What are some trends you see in AI upskilling, and education?
DD: There are a few trends that’s shaping how AVPN is thinking about the Phase 3 of the AI Opportunity Fund and each of them points to the same direction – AI literacy needs to go deeper, reach earlier, and account for who is actually being left out of the conversation.
- The shift from tool adoption to AI fluency
Optimism about AI in education is high . A recent Google research shows 77% of educators and 79% of university students believe learners will benefit from AI. Yet a massive gap exists in formal training. Students are adopting these tools, but schools are asking for the frameworks to catch up.
This is why Phase 3 of the AI Opportunity Fund moves beyond introducing workers to AI tools and focuses on building AI confidence, creativity, and critical thinking from the start of the talent pipeline. The programme positions it as a new form of foundational literacy, one that every learner, educator, and enterprise needs to participate fully in the next decade of economic and social change. The expansion is expected to benefit more than 4.7 million people in education across the region, working through educators who can embed AI fluency into everyday learning rather than treating it as a separate subject. - Governments are formalizing AI skilling infrastructure, and the question is how policy translates into delivery
Across the region, national AI programmes are scaling up. Singapore’s National AI Impact Programme, launched in March 2026, aims to support 10,000 enterprises and train 100,000 workers to be ‘AI bilingual’ – combining domain expertise with practical AI skills – by 2029. This signals that the Singapore government is moving beyond basic digital literacy toward workers who can apply AI within their own field and redesign how they work.
But well-designed national strategies face real challenges in reaching workers on the ground. The workers who most need AI skilling, especially those in small businesses, informal employment, or lower-education segments, are typically the furthest from the formal training infrastructure that national programmes are built around. Reaching them requires more than good policy design. It requires locally embedded delivery – partners with community trust, content in local languages, and training built around how people actually work rather than how a national curriculum imagines they do.
AVPN’s AI Skilling Policy Toolkit is designed to support this translation at a regional level. It is built on insights from our AI for All report and engagements with policymakers across Asia Pacific. They then inform design principles for effective AI skilling into actionable policy considerations and implementation pathways that governments can act on through the skill development cycle. The goal is to provide a common reference point that helps governments move beyond isolated pilots toward coordinated, region-wide approaches. - The MSME gap is becoming harder to ignore
96% of Asia Pacific’s companies are MSMEs, employing between 50 and 80% of the local workforce. Yet they remain systematically underserved by most AI skilling initiatives, which are designed for larger organizations with dedicated HR and training functions.
For small business owners, the barrier is not awareness of AI’s potential. It is access to training that fits how they actually operate, one that is in their language, in their sector, around the rhythms of a business with no margin for downtime.
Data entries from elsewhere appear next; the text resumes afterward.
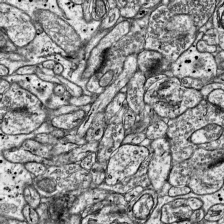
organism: Mouse
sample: Visual Cortex
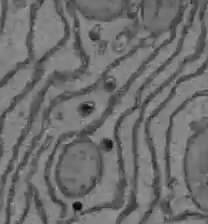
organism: C57BL Mouse
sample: Liver
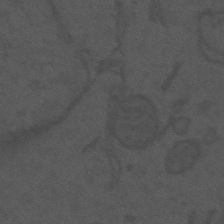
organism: Mouse
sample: Suprachiasmatic nucleus
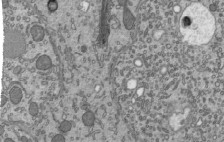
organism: Mouse
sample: Mouse epididymis efferent ductule cilia
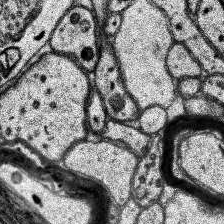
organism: Human
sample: Temporal Lobe
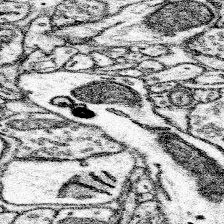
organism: Mouse
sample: Somatosensory cortex neuropil
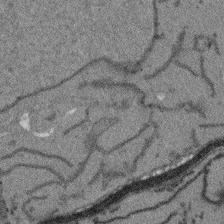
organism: Arabidopsis thaliana
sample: Root tip
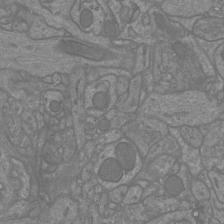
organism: Mouse
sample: Cortical neurons
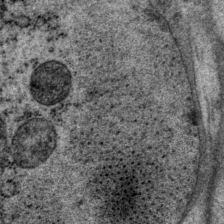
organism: P. pacificus
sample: Pharynx
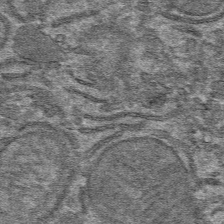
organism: Mouse
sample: Mouse hepatocytes
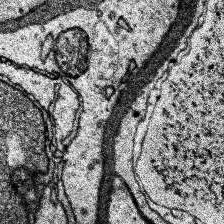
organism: Human
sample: Temporal Lobe
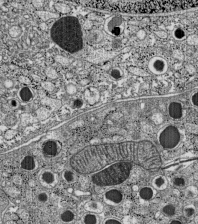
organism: C57BL Mouse
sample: Pancreatic islet
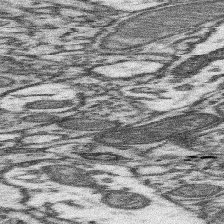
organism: Mouse
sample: Somatosensory cortex neuropil
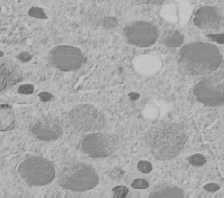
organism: C. elegans
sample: C. elegans embryo early stage
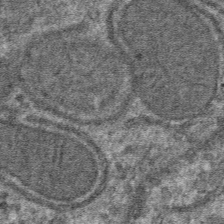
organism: Mouse
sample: Mouse hepatocytes
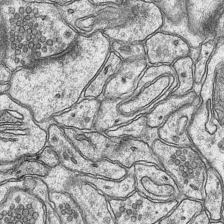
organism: Mouse
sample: CA1 Hippocampus
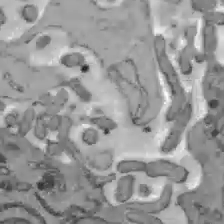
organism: C57BL Mouse
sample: Liver
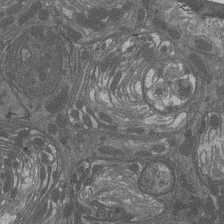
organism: Drosophila
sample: Antenna
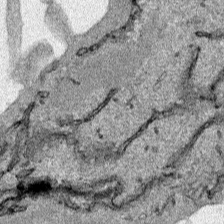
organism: Human
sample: Mitochondria in HCT116 cells
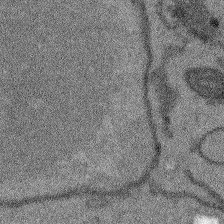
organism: Arabidopsis thaliana
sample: Root tip
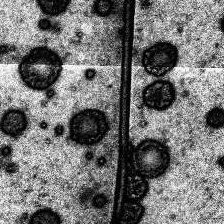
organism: Human
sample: Temporal Lobe
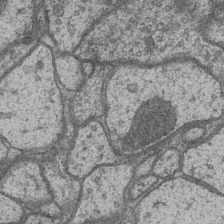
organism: Drosophila
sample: Optic medulla
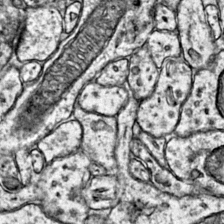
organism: Mouse
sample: Primary visual cortex
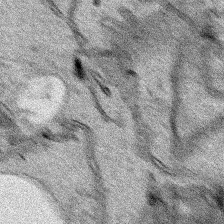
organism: Human
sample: Mitochondria in HCT116 cells
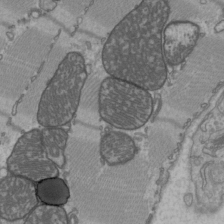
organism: C57BL Mouse
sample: Heart
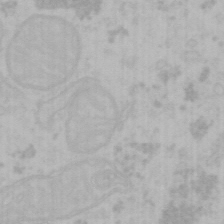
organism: Mouse
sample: Choroid plexus
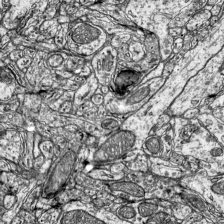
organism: Mouse
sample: Visual Cortex
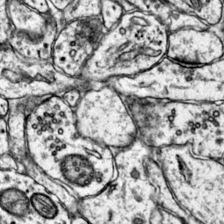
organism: Mouse
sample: Primary visual cortex
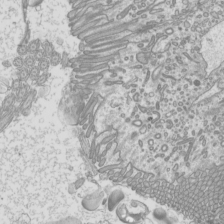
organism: Mouse
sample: Cilia; mouse epididymis
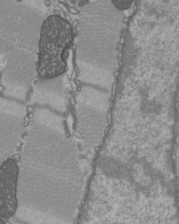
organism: C57BL Mouse
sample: Heart
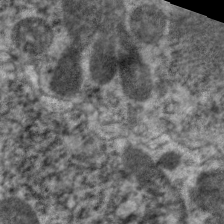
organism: C. elegans
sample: Pharynx
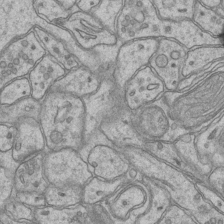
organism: Mouse
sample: CA1 Hippocampus
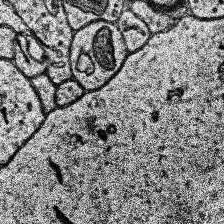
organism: Human
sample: Temporal Lobe
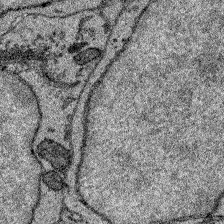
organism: Zebrafish
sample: Larval olfactory bulb
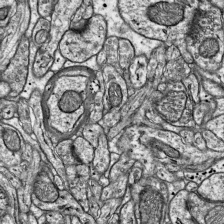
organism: Mouse
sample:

The programmes making the most progress are the ones that work through trusted local partners, deliver in local languages, and focus on practical applications specific to the sector and market. This is the design logic behind AIM ASEAN, which is operating across all ten ASEAN member states with endorsement from the ASEAN Coordinating Committee on Micro, Small and Medium Enterprises (ACCMSME), toward a target of 100,000 MSMEs. - Different workers require fundamentally different AI upskilling and education approaches
AVPN’s AI for All research identifies several distinct worker segments, each facing different barriers and requiring different programme design. It highlights why a one-size-fits-all approach to AI training does not work.
For younger workers, the challenge is depth rather than access. While 1 in 5 young adults are already participating in AI skilling programmes, engagement does not directly translate into fluency. The focus for this group needs to shift from introductory awareness toward applied, role-specific capability that translates into changed behavior at work.
For mature workers aged 50 to 65, trust and language are the primary barriers. This group is 1.6 times more likely to distrust AI and twice as likely to cite language barriers as a major challenge. 51% of workers surveyed said multilingual programmes and language support would make training more accessible. In markets like Japan and South Korea, where older workers make up a significant share of the active workforce, this is not a peripheral concern but central to any credible regional AI training strategy.
For MSME owners and workers in the informal economy, the barrier is relevance and fit. Training needs to be built around real work contexts, delivered through trusted community partners, and structured around time constraints that formal programmes rarely account for.
For workers with disabilities, the barriers are different again. Indonesia’s Annika Linden Centre and Yayasan Plan International Indonesia, both AI Opportunity Fund grantees, delivers AI training through formats specifically designed for different disability types with the goal of supporting participants into stable, digitally-enabled employment.
The premise is simple: a programme that is not designed for how someone actually experiences the world is not accessible, regardless of whether it is technically available to them.